Ketua Umum Pengurus Besar Ikatan Dokter Indonesia (PB IDI) Mohammad Adib Khumaidi mengatakan, “saat ini tengah terjadi tingkat kelembapan udara tinggi. Hal ini mempercepat perkembangan vector penyakit demam berdarah dengue (DBD) yakni nyamuk Aedes aegypty. Dimana musim pancaroba ini menjadi musim yang sangat diinginkan oleh nyamuk dengue yang berpotensi untuk peningkatan kasus DBD”.

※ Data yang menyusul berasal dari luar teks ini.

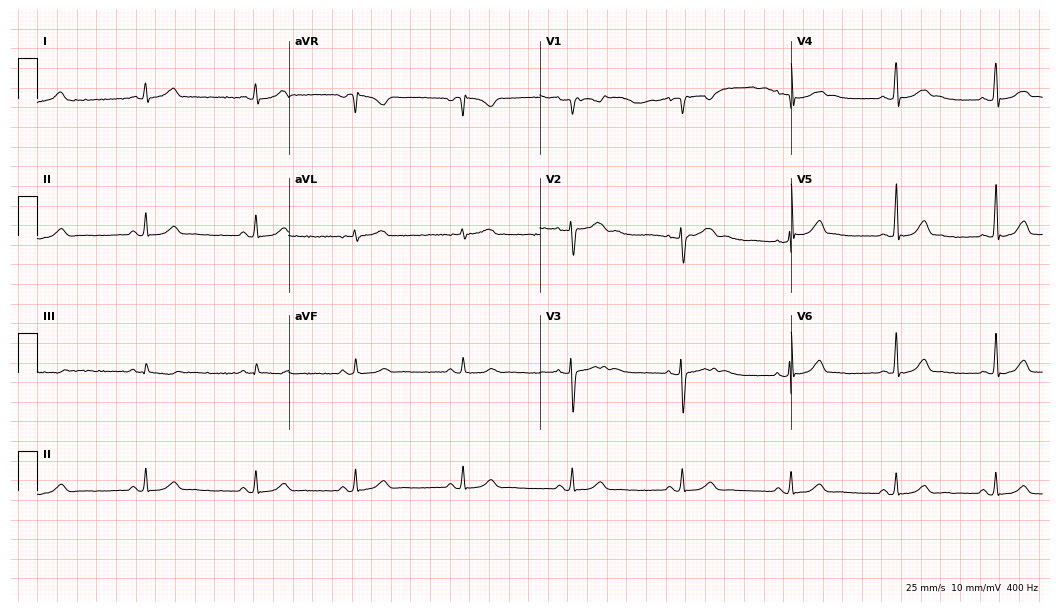
12-lead ECG from a 24-year-old woman (10.2-second recording at 400 Hz). Recorded interpretation: within normal limits.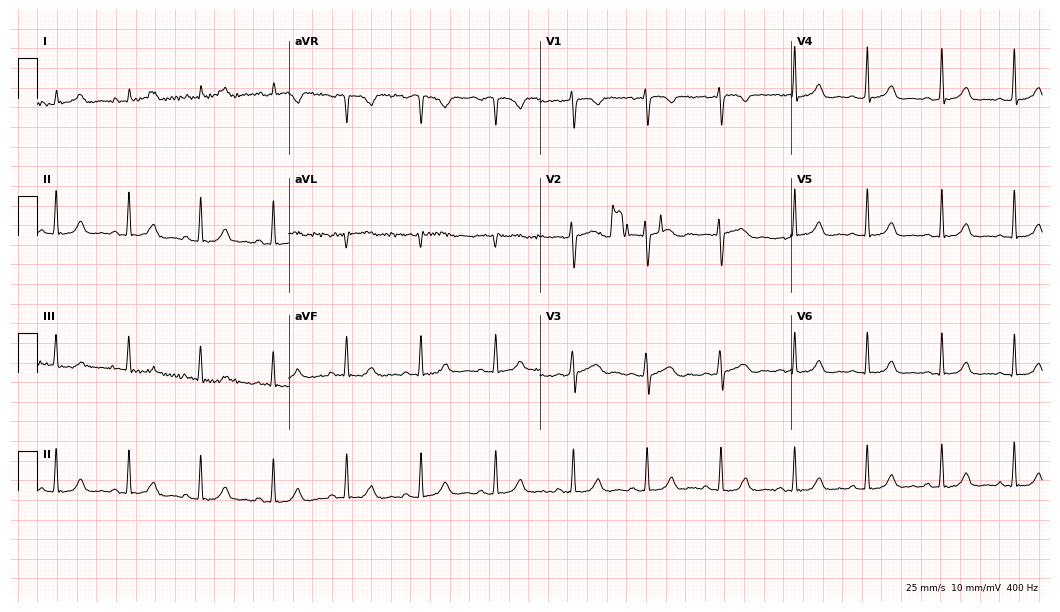
Electrocardiogram (10.2-second recording at 400 Hz), a 24-year-old female. Of the six screened findings (first-degree AV block, right bundle branch block, left bundle branch block, sinus bradycardia, atrial fibrillation, sinus tachycardia), none is recorded.

Kepala Biro Komunikasi dan Pelayanan Publik Kemenkes Siti Nadia Tarmizi juga mengatakan, “ Pemanasan global termasuk El Nino yang akhir-akhir ini melanda Indonesia menjadi faktor yang memicu kasus dengue ini di tengah masyarakat. (LIPUTAN6.com 3/5/2024).

 

Lebih Tinggi

Berdasarkan data Kemenkes per 18 Maret 2024, jumlah kasus DBD hingga pekan ke-11 2024 telah mencapai 35.556 kasus dengan angka kematian sebanyak 290 jiwa. Jumlah ini jauh lebih tinggi jika dibandingkan dengan 2023 pada periode yang sama. Pada 2023, kasus DBD pada pekan ke-11 mencapai 15.886 kasus dengan 118 angka kematian.

Meningkatnya jumlah kasus yang terkena DBD hingga kasus kematian dari tahun sebelumnya menunjukkan tindakan preventif dan kuratif yang dilakukan pemerintah belum optimal.

Mengingat Indonesia adalah wilayah tropis dan subtropis, seharusnya pemerintah lebih serius mencegah kenaikan kasus DBD di seluruh wilayah Indonesia. Karena kasus DBD terjadi berulang dengan kenaikan yang berdeda-beda setiap tahunnya.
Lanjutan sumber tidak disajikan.